Integrated into Bing search results
Uses Bing's existing index and ranking signals
Bing Webmaster Tools optimization carries over
IndexNow protocol for faster content discovery
Prefers structured, authoritative content with clear entity relationships

Rules

ALWAYS optimize for citability first. If a passage cannot stand alone, it will not be cited.
ALWAYS include specific data points (numbers, percentages, dates) in key paragraphs.
ALWAYS maintain proper heading hierarchy for machine parsing.
ALWAYS use multi-modal content (text + tables + images minimum) on important pages.
ALWAYS allow AI search crawlers (GPTBot, OAI-SearchBot, PerplexityBot, ClaudeBot) in robots.txt unless there is a specific legal or business reason to block them.

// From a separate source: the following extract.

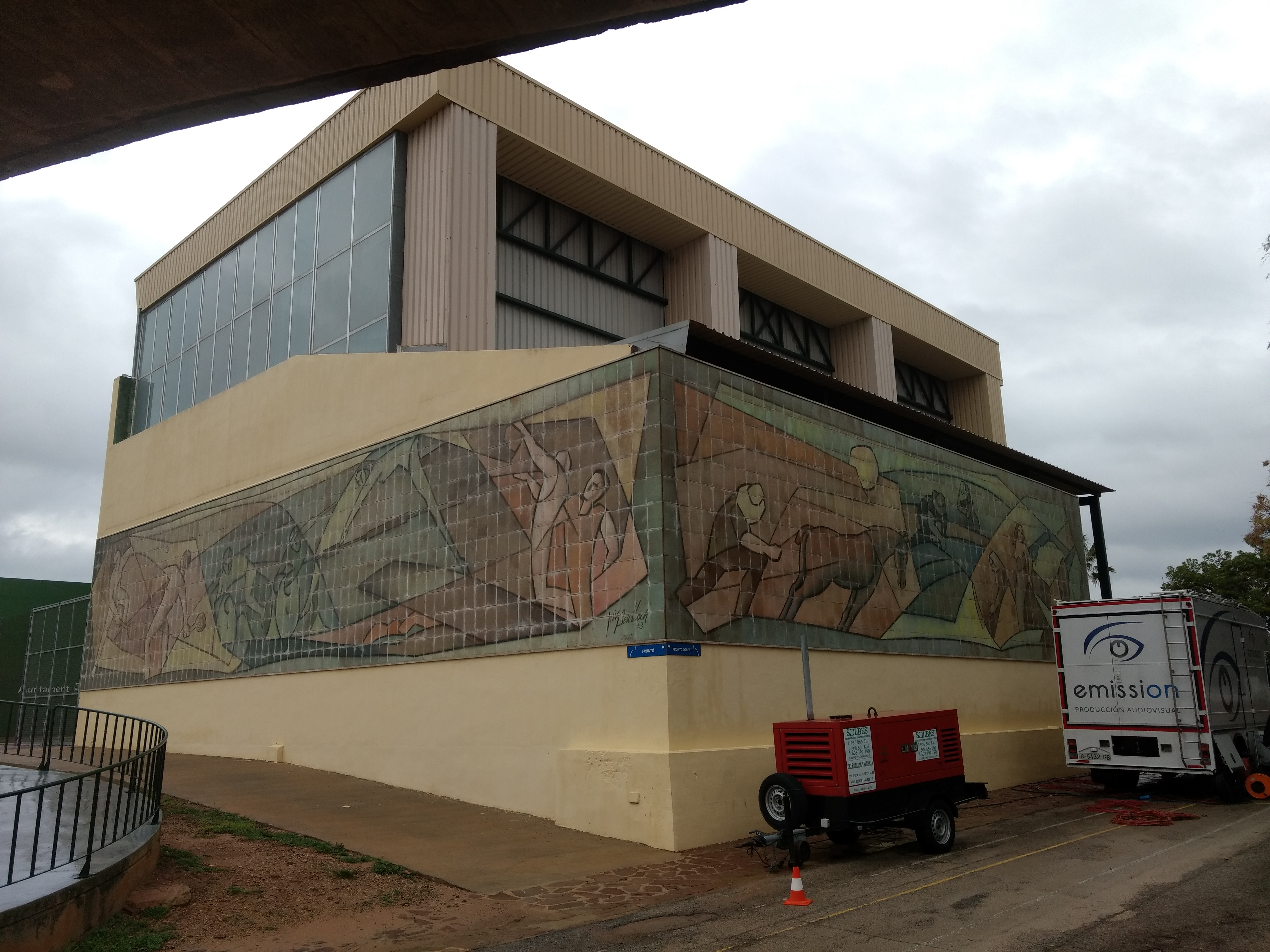 Frontó d'Almussafes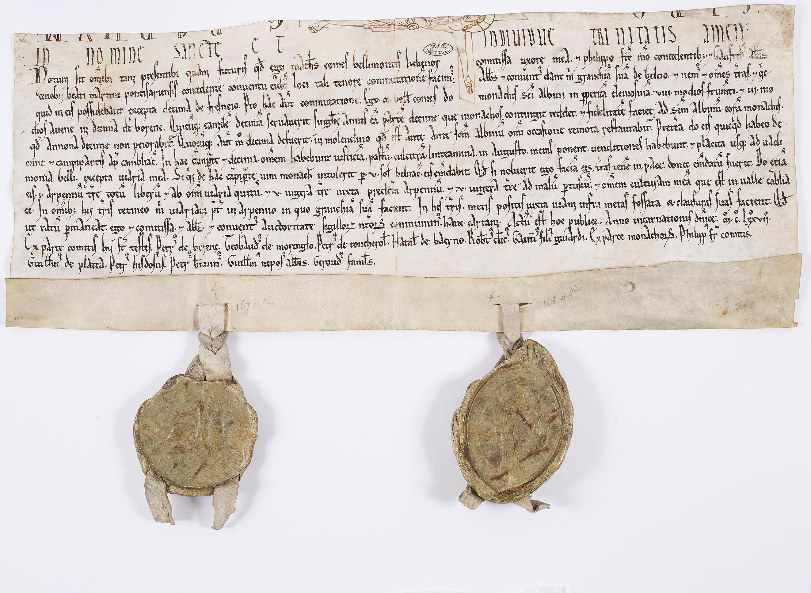 Mathieu, comte de Beaumont, acquiert certaines terres des religieux de Saint-Martin de Pontoise moyennant la concession de quelques droits seigneuriaux, 1177

ALWAYS create and maintain an
```
llms.txt
```
file at the site root.
NEVER sacrifice traditional SEO for GEO. They are complementary, not competing.
NEVER use AI-generated content without human review and factual verification. AI models deprioritize content that appears auto-generated.
ALWAYS include author attribution and "last updated" dates on content pages.
ALWAYS pursue brand mentions on authoritative platforms as a primary authority signal.
ALWAYS structure FAQ sections as explicit question-and-answer pairs.
ALWAYS write passages in the 134 to 167 word sweet spot for maximum citability.